Andrej Karpathy thinks today's frontier models are oversized, and not for the reason most people assume. His pitch, laid out at length on Dwarkesh Patel's podcast transcript published in October, is that the technology is not the bottleneck. The training data is.
The 0.07 bit problem
Take Llama 3's 70B variant, trained on 15 trillion tokens. Karpathy's back-of-envelope math on the podcast puts the model's effective storage at roughly 0.07 bits per token it read. That is the figure he gave on air, and it is small. For comparison, during inference the KV cache holds around 320 kilobytes per token of in-context material. The ratio between the two numbers is somewhere near 35 million to one.
Translation: after reading most of the open web, the model remembers almost nothing of it with any precision. It has a vague, lossy impression. Parameters are doing something else, which is acting as memory hardware for a noisy compression job.
Why is the signal so thin? Because the pre-training corpus is mostly junk. Not Wikipedia and the Wall Street Journal, whatever your mental image of "the internet" looks like. Open the random middle of a real web dump and you get stock tickers, broken HTML, spam, SEO slop, and prose that barely parses. Karpathy's framing is that labs are building trillion-parameter compression engines because that is what it takes to squeeze a coherent worldview out of that slurry.
What he actually wants
The alternative he keeps pitching is a "cognitive core." In a post on X, he described it as a few-billion-parameter model that deliberately gives up encyclopedic recall for capability. Always-on, aggressively tool-using, multimodal at both input and output, with local fine-tuning slots for personalization. Facts live outside the model. The model looks them up.

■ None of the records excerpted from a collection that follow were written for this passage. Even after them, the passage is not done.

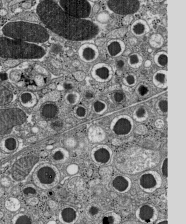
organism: C57BL Mouse
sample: Pancreatic islet
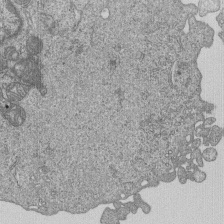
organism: Human
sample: MDA-MB-231 cells
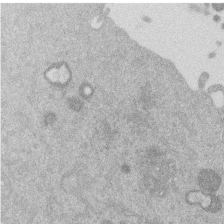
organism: Mouse
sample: Dividing mouse embryo 1 cell stage
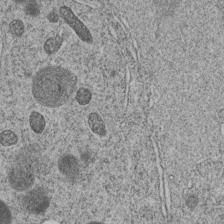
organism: C. elegans
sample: C. elegans embryo early stage
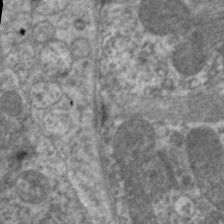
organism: C. elegans
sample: Pharynx
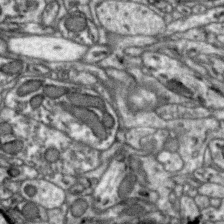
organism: Zebra finch
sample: Brain
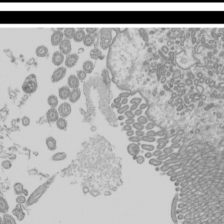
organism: Mouse
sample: Cilia; mouse epididymis
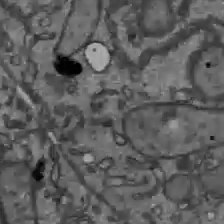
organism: C57BL Mouse
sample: Liver
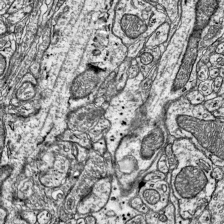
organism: Mouse
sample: Visual Cortex
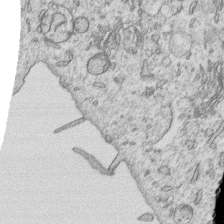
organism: Human
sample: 1205lu cells
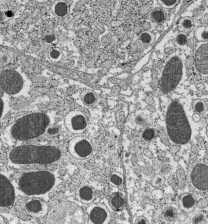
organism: C57BL Mouse
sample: Pancreatic islet
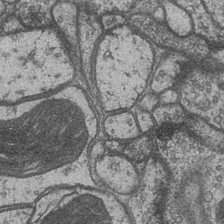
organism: Drosophila
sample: Optic medulla
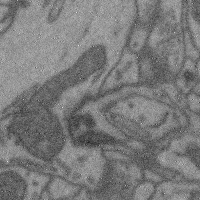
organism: Mouse
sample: Cerebral cortex
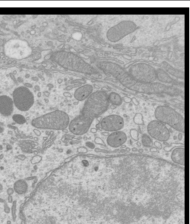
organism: Mouse
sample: Cilia; mouse epididymis
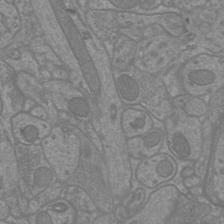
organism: Mouse
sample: Cortical neurons
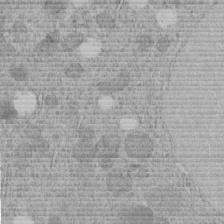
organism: C. elegans
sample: C. elegans embryo early stage
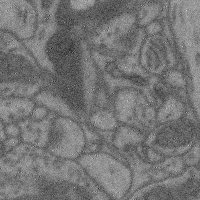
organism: Mouse
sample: Cerebral cortex
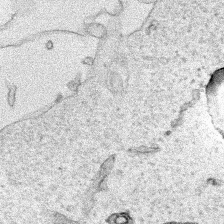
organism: Human
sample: Mitochondria in HCT116 cells
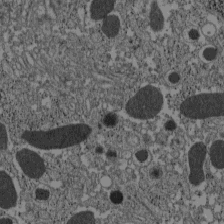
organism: C57BL Mouse
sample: Pancreatic islet
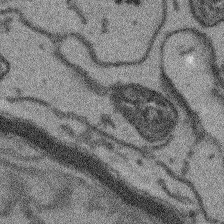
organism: Arabidopsis thaliana
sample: Root tip
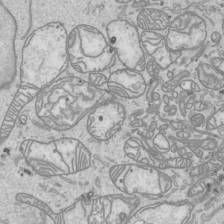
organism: Human
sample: Mitochondria in HCT116 cells
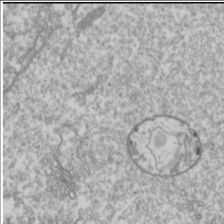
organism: Drosophila
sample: Cell division; meiosis; drosophila spermatocytes
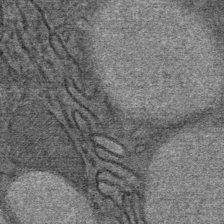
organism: Mouse
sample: Mouse Salivary gland
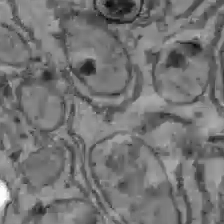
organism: C57BL Mouse
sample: Liver
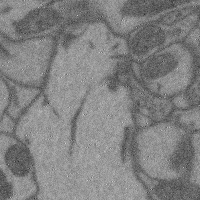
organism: Mouse
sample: Cerebral cortex
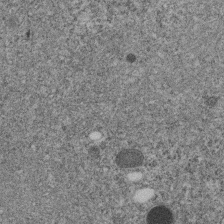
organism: C. elegans
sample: C. elegans embryo early stage
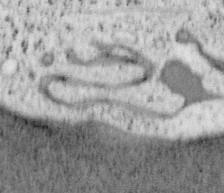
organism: Mouse
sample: OT-I killer T cells with ID8 ovarian cancer cells
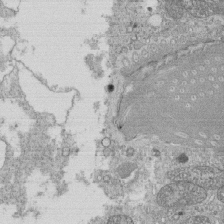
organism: Tetrahymena
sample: Cilia in tetrahymena
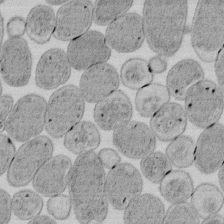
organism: E. coli
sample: Bacterial nucleoid
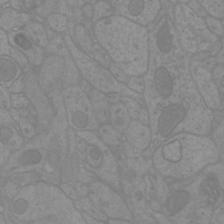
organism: Mouse
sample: Cortical neurons
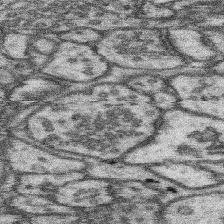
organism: Mouse
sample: Somatosensory cortex neuropil
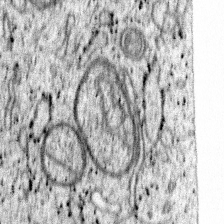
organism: Human
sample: HeLa cells
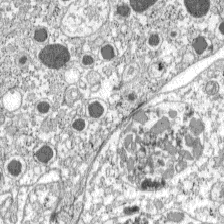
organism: C57BL Mouse
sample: Pancreatic islet
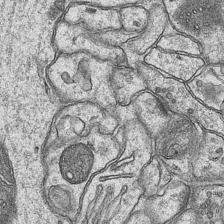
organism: Mouse
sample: CA1 Hippocampus
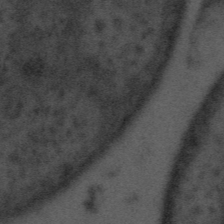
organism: Tuwongella immobilis
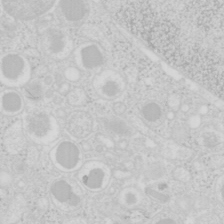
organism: Mouse
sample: Pancreas
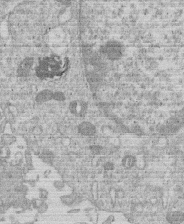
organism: Human
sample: Macrophage cells
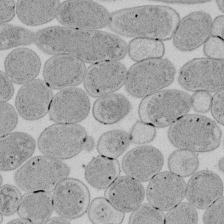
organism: E. coli
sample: Bacterial nucleoid
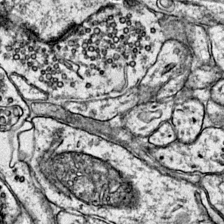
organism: Mouse
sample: Primary visual cortex
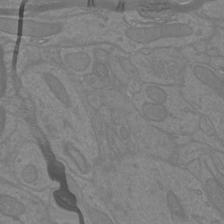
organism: Mouse
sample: Cortical neurons
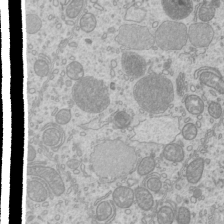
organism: Mouse
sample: Cilia; mouse epididymis
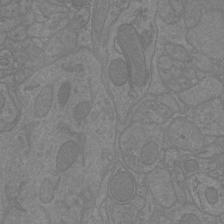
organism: Mouse
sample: Cortical neurons
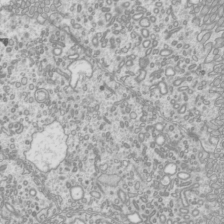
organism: Mouse
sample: Cilia; mouse epididymis
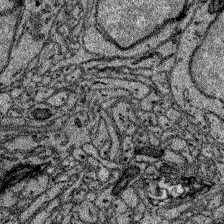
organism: Zebrafish
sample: Larval olfactory bulb
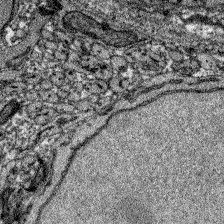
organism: Zebrafish
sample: Larval olfactory bulb
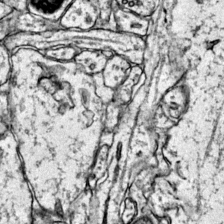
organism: Mouse
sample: Primary visual cortex
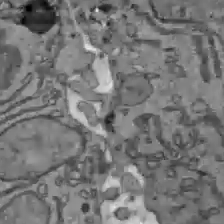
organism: C57BL Mouse
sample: Liver
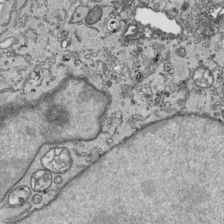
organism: Human
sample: Mitochondria in HCT116 cells
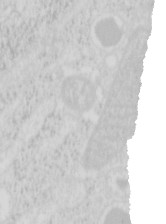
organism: Mouse
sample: Pancreas
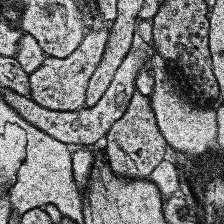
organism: Human
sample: Temporal Lobe
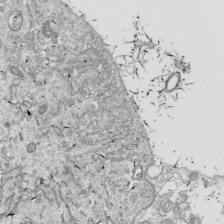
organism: Drosophila
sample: Cell division; meiosis; drosophila spermatocytes
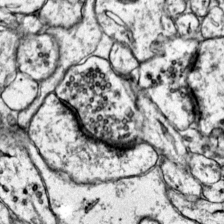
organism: Mouse
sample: Primary visual cortex
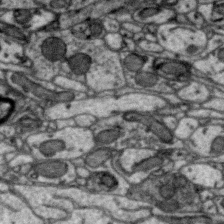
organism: Zebra finch
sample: Brain
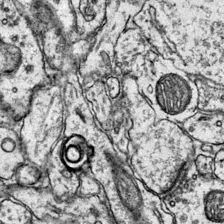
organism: Mouse
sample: Primary visual cortex
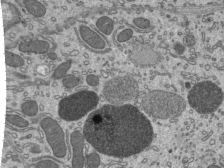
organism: Mouse
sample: Mouse epididymis efferent ductule cilia
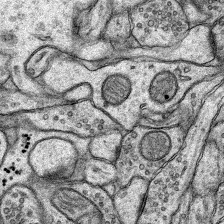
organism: Rat
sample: Hippocampus
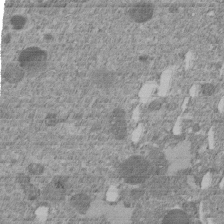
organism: C. elegans
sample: C. elegans embryo early stage
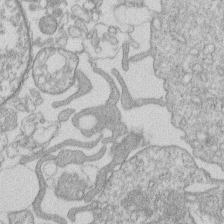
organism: Human
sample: Macrophage cells
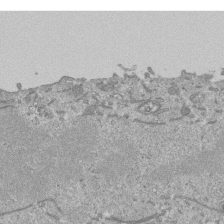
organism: Mouse
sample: ED-1 cell nuclei; centrioles
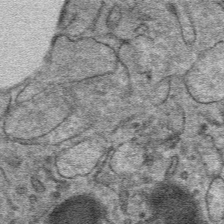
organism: Mouse
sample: Mouse hepatocytes
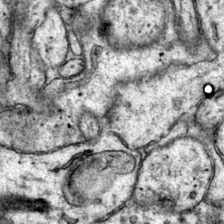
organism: Mouse
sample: Primary visual cortex
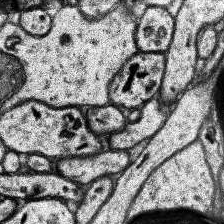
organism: Human
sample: Temporal Lobe
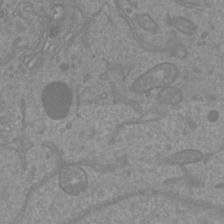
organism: Mouse
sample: Cortical neurons
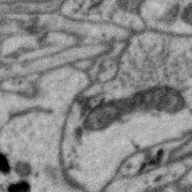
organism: Zebra finch
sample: Brain
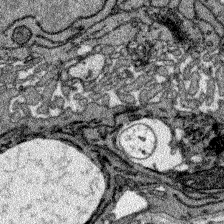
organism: Zebrafish
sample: Larval olfactory bulb
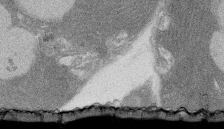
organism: Rat
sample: Salivary granule
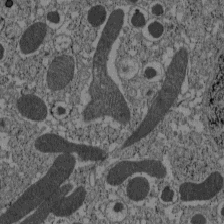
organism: C57BL Mouse
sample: Pancreatic islet
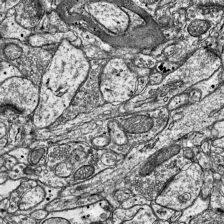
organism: Mouse
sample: Visual Cortex
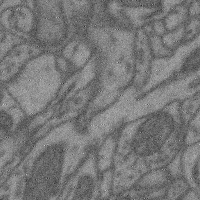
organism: Mouse
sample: Cerebral cortex
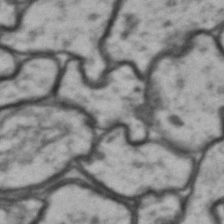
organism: Drosophila
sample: Brain
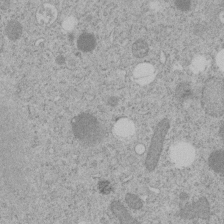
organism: C. elegans
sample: C. elegans embryo early stage
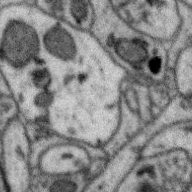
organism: Zebra finch
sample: Brain
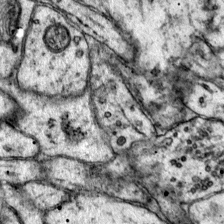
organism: Mouse
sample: Primary visual cortex
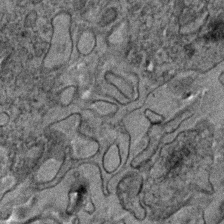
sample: Trachea
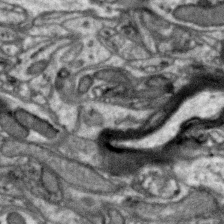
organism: Zebra finch
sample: Brain
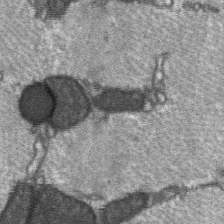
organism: C57BL Mouse
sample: Soleus
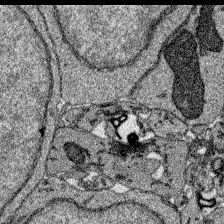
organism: Zebrafish
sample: Larval olfactory bulb
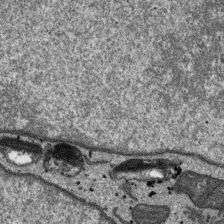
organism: Human
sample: Lung epithelial cells, uninfected (mock) control
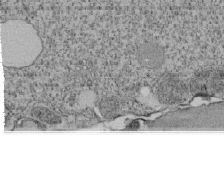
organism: Tetrahymena
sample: Cilia in tetrahymena
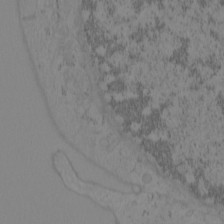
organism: Human
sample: HeLa cells
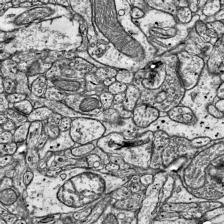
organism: Mouse
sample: Visual Cortex
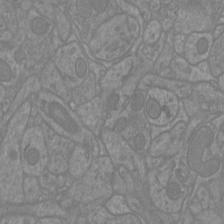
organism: Mouse
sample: Cortical neurons
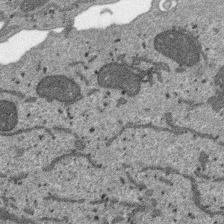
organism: Human
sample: Lung epithelial cells infected with SARS-CoV-2

His example was oddly specific. The core does not need to memorize that William the Conqueror's reign ended in September 1087. It should recognize the name, know it does not know the date, and fetch it. Same for SHA-256 hashes. Compute them when the user asks, do not bake them into weights.
On the podcast he pushed the target size lower. A billion parameters, maybe, if the training data were clean enough. When Patel suggested the floor could be even smaller, Karpathy pulled back: a billion knobs is probably the minimum for "something interesting." His words, and he admitted he already felt contrarian at that number.
The catch nobody is solving
There is no clean internet. That is the part of the plan that stays wavy. Synthetic data has its own collapse problems, which Karpathy warned about separately in the same interview. Curated high-quality pre-training corpora are a research frontier, not a shipping product, and most of the public work here lives in papers rather than deployed models.
The industry is drifting this direction anyway. Open models like Gemma and Qwen keep getting better at reasoning benchmarks while sitting in the 1B to 10B range, and inference prices have dropped sharply over the past two years on the back of smaller, better-trained checkpoints. Whether any of this crosses into the "cognitive core" Karpathy imagines is a separate question, and one that probably does not get answered in 2026.
Dwarkesh's full interview runs about two hours. The cognitive core segment sits in the first half, between the AGI-timeline discussion and Karpathy's broadside against reinforcement learning, which he calls terrible on roughly the same grounds.